Важностью осанки вороне, по-видимому, удалось убедить скрытых зрителей в своем праве открыть пир, а значит, взять себе лучший кусок кабаний глаз, например. Но когда она, чуть ли не монументальная, встала над кабаненком и замахнулась уже клювом для первого удара, ущербный характер досадно подвел ее. Она вдруг суетливо завертелась, присела, даже ее физиономия, видная наблюдателям в профиль, отразила вдруг какое-то явно неблагородное чувство. И всем стало ясно, что главную роль присвоила птица, не заслуживающая почтения, просто воровка какая-то. И сразу же раздался обличительный сорочий треск, равносильный публичному освистанию!

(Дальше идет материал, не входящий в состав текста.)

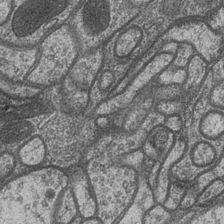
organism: Drosophila
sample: Optic medulla
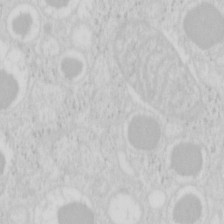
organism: Mouse
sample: Pancreas
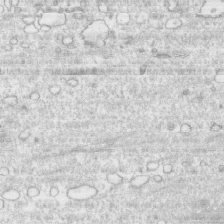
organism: Human
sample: CRL-1474
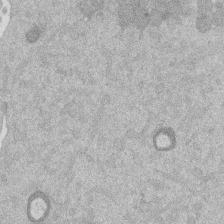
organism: Mouse
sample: Dividing mouse embryo 1 cell stage
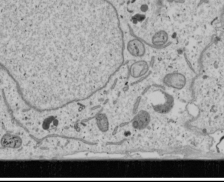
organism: Human
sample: Mitochondria in U2OS cells
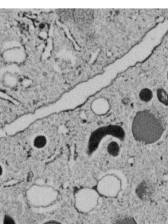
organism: C. elegans
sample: C. elegans embryo early stage
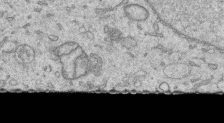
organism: Human
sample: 1205lu cells
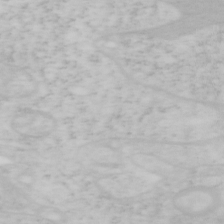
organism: Mouse
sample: OT-I killer T cells with ID8 ovarian cancer cells
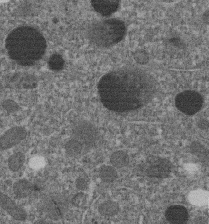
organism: C. elegans
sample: C. elegans embryo early stage
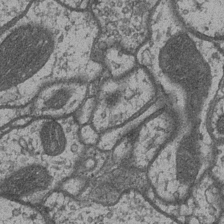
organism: Drosophila
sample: Optic medulla
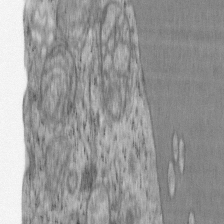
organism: Human
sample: HeLa cells
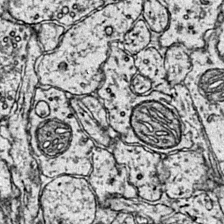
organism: Mouse
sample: Primary visual cortex
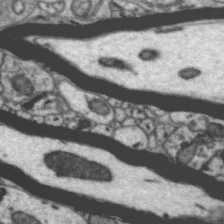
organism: Zebra finch
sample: Brain
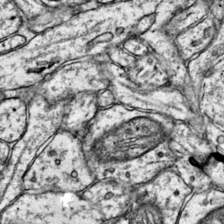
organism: Mouse
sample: Primary visual cortex
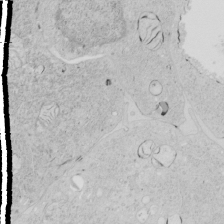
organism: Human
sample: Mitochondria in HCT116 cells

Сбросив с себя остатки притворства, ворона торопливо клюнула туда, где, как ей показалось, находился вкусный глаз жертвы, а на самом деле в ее ухо, за что-то ухватилась, дернула...

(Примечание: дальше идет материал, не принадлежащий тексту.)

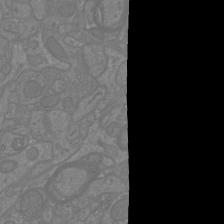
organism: Mouse
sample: Cortical neurons
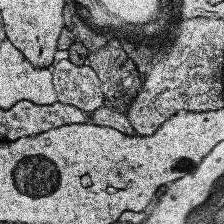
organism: Human
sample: Temporal Lobe
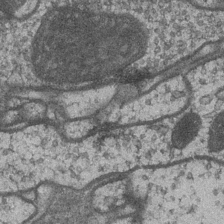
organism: Drosophila
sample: Optic medulla
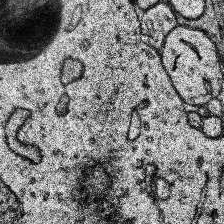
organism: Human
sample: Temporal Lobe
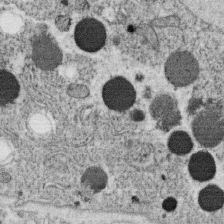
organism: C. elegans
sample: C. elegans oocyte; sperm cells
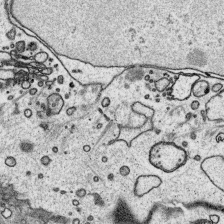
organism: Platynereis dumerilii
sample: Parapodia
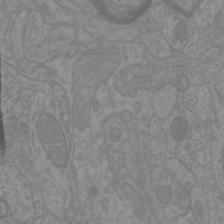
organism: Mouse
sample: Cortical neurons
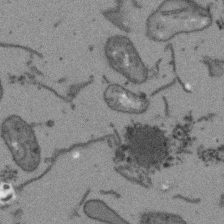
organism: Arabidopsis thaliana
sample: Root tip
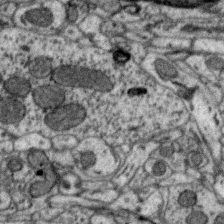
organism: Zebra finch
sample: Brain
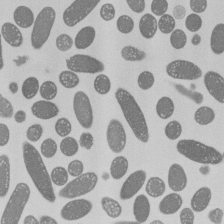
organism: E. coli
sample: Bacterial nucleoid
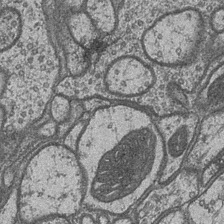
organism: Drosophila
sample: Optic medulla
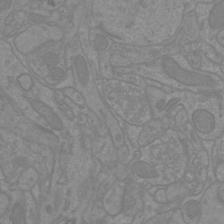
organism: Mouse
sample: Cortical neurons
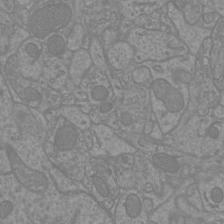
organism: Mouse
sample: Cortical neurons
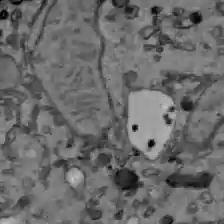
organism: C57BL Mouse
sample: Liver
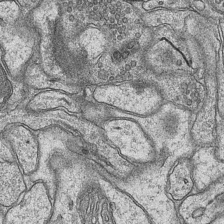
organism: Mouse
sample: CA1 Hippocampus
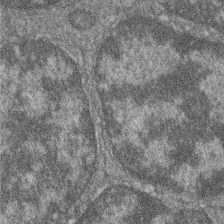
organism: Zebrafish
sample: Cilia; retinal pigment epithelium

Да и дернула она, конечно же, за ухо, и эта известная воспитательная мера привела к обычному, в сущности, результату: наказанный взвился, заверещав благим матом!

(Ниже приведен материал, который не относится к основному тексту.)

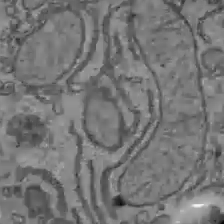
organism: C57BL Mouse
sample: Liver
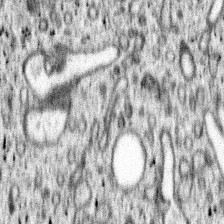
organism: Human
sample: HeLa cells
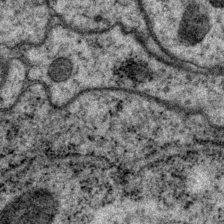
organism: P. pacificus
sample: Pharynx
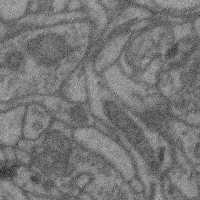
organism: Mouse
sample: Cerebral cortex
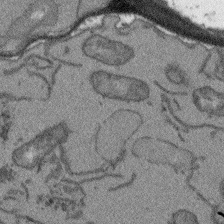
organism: Arabidopsis thaliana
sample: Root tip
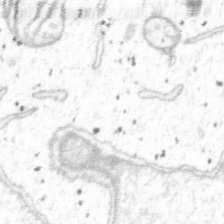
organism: Human
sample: HeLa cells
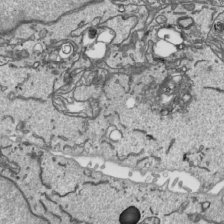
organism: Human
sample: Mitochondria in HCT116 cells
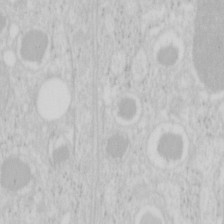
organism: Mouse
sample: Pancreas
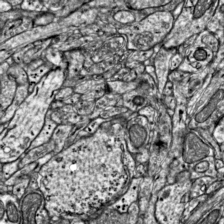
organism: Mouse
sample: Visual Cortex
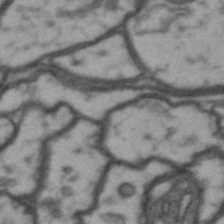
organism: Drosophila
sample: Brain
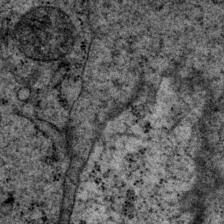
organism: P. pacificus
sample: Pharynx
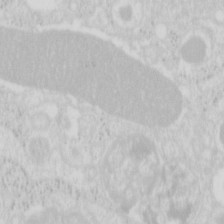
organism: Mouse
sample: Pancreas
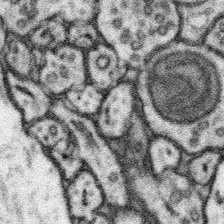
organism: Mouse
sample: Somatosensory cortex neuropil
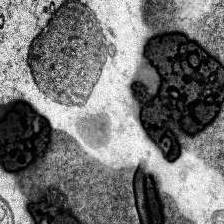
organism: Human
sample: Temporal Lobe
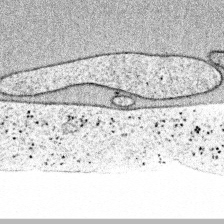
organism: Human
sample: HeLa cells
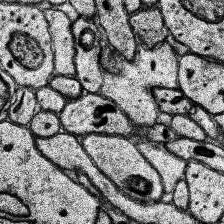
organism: Human
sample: Temporal Lobe
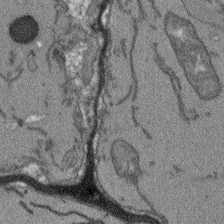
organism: Arabidopsis thaliana
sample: Root tip
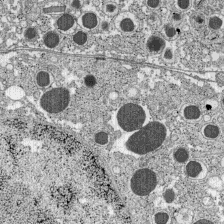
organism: C57BL Mouse
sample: Pancreatic islet
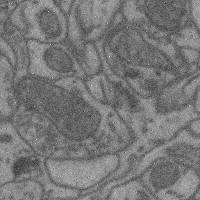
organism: Mouse
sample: Cerebral cortex
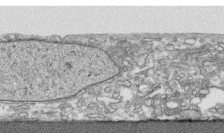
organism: Human
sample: CRL-1474
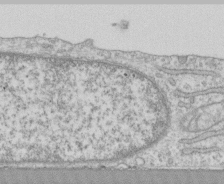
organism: Human
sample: CRL-1474
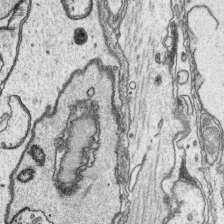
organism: Platynereis dumerilii
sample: Parapodia
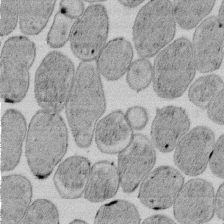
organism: E. coli
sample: Bacterial nucleoid
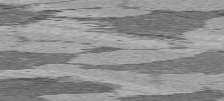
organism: C57BL Mouse
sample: Heart
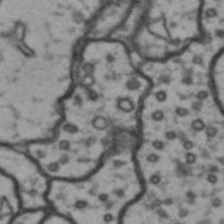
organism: Drosophila
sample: Brain
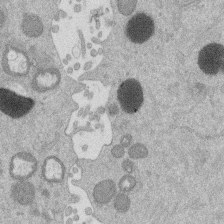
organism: Mouse
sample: Dividing mouse embryo 1 cell stage
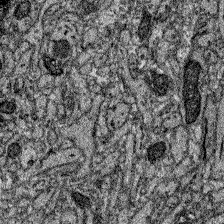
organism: Zebrafish
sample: Larval olfactory bulb
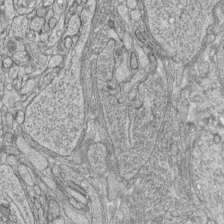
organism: Zebrafish
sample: synaptic ribbons in rod cells and cone cells
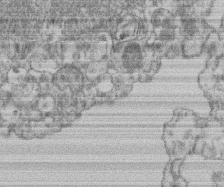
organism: Mouse
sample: T cell stromal cell synapse
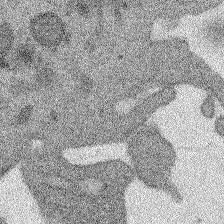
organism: Human
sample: HeLa cells
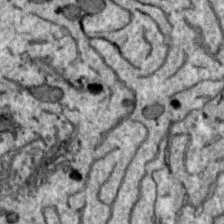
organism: Zebra finch
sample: Brain
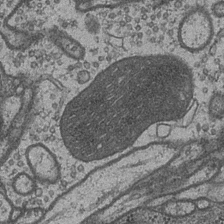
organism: Drosophila
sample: Optic medulla
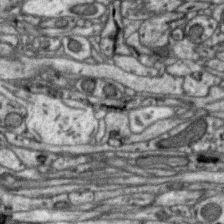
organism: Zebra finch
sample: Brain
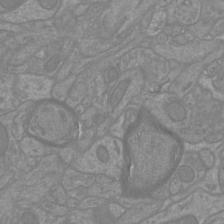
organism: Mouse
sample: Cortical neurons
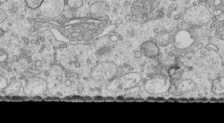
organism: Human
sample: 1205lu cells
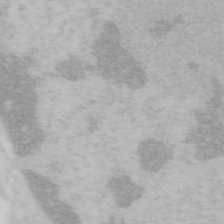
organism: Mouse
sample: OT-I killer T cells with ID8 ovarian cancer cells
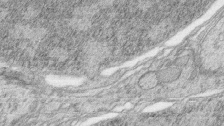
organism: Zebrafish
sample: synaptic ribbons in rod cells and cone cells
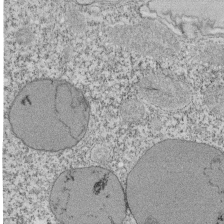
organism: Tetrahymena
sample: Cilia in tetrahymena
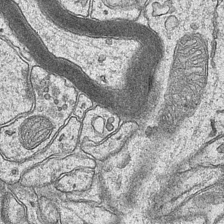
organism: Mouse
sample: CA1 Hippocampus
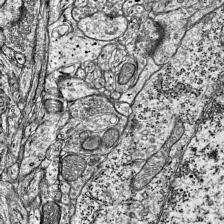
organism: Mouse
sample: Visual Cortex
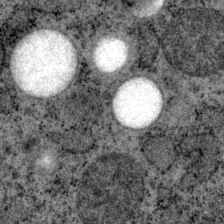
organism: P. pacificus
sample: Pharynx
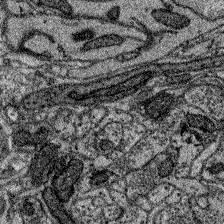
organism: Zebrafish
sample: Larval olfactory bulb
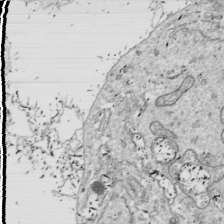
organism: Drosophila
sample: Cell division; meiosis; drosophila spermatocytes
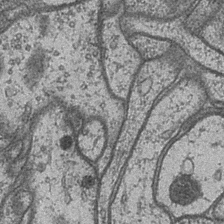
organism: Drosophila
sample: Optic medulla
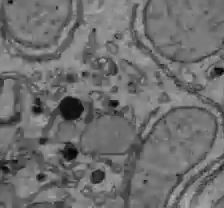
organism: C57BL Mouse
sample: Liver

Ворона, забыв, что создана для полета, шарахнулась кубарем в сторону и издала настолько жуткий крик, что его и несуеверный человек напугался бы. Участники предполагаемого пиршества (числом уже не меньше десяти) тоже с криками сорвались с ветвей и, мгновенно соединившись в разноперую стаю, завертелись в стремительном воздушном хороводе.
Кабаненок тем временем вернулся на землю, но не приземлился, а приводнился, добавив шуму, в злосчастной канаве. Вытаращив глазенки, он стремительно переплыл на тот берег и исчез.
Все кончилось. Ястреб, как бы устыдившись своей причастности к неприличной компании, набрал высоту, равнодушным голосом вещая, что он не хотел и не хочет ни кабанятины, ни сорочатины, ничего... Ворона, спохватившись, полетела по прямому, безо всяких зигзагов маршруту в свое село. Разлетелись в разные стороны и остальные птицы.
Поздно вечером, когда дрозды замолкли, а вальдшнепы, покряхтывая, потянули мимо высокой березы, веприца неподвижно стояла под исколотой остриями звезд крышей логова. Утомленные длинным пережитым днем, у ее ног, сбившись, спали кабанята. Она и сама по временам задремывала, но тотчас же просыпалась - смутная тоска томила ее.
Она была знакома веприце, эта тоска... И в прошлые годы, в первые дни материнства, обычно вот в такой же час покоя она вдруг начинала ощущать странный разлад с безмятежно отдыхающим выводком. Кабанята были здесь, теплые, живые, но ей стоило большого труда не искать кого-то явно несуществующего на промозгло-холодной подстилке вокруг спящих. Так приходило чувство утраты...
Постепенно она привыкала к тому, что выводок стал меньше, и, по-видимому, ее материнское чувство не убывало, оно все целиком доставалось оставшимся, особенно в эти первые дни, когда она, еще не умея отличить одного малыша от другого, воспринимала выводок как единое, хотя и легко распадающееся целое, как одного детеныша.
Но сегодня старой веприце никак не удавалось успокоиться...
А вальдшнепы всё тянули. Почему-то в этот вечер они избрали высокую березу, возвышавшуюся над всеми деревьями, своим ориентиром. Они появлялись откуда-то слева и, подлетев к березе, как бы убедившись, что она тут, стоит себе, никем не спиленная, мчались над прогалинами, откуда раздавался негромкий зов, заставлявший их радостно нырять во тьму и безошибочно находить призывавшую.
И вдруг веприца услышала звуки, определенно не имевшие отношения к длинноносым. То были шаги маленького зверя, они приближались...
С поразительной настойчивостью неизвестный шел... навстречу своей погибели!
Веприца хотя и не была охотницей в полном смысле этого слова, но даже и не в голодное время умела проявить достаточно сметливости и ловкости, если представлялся случай разнообразить постный рацион. Она напряглась, забыв обо всем на свете, готовая к броску, который сделал бы честь иному хищнику.
Но жертва повела себя странно. В самый тот момент, когда жестокий нападающий готов был уже сорваться с места и сокрушительным напором подавить всякую возможность сопротивления, зверек сам побежал вперед, будто хотел побыстрей покончить счеты с жизнью. И он подал при этом голос - тихий, нерешительный, как бы виноватый.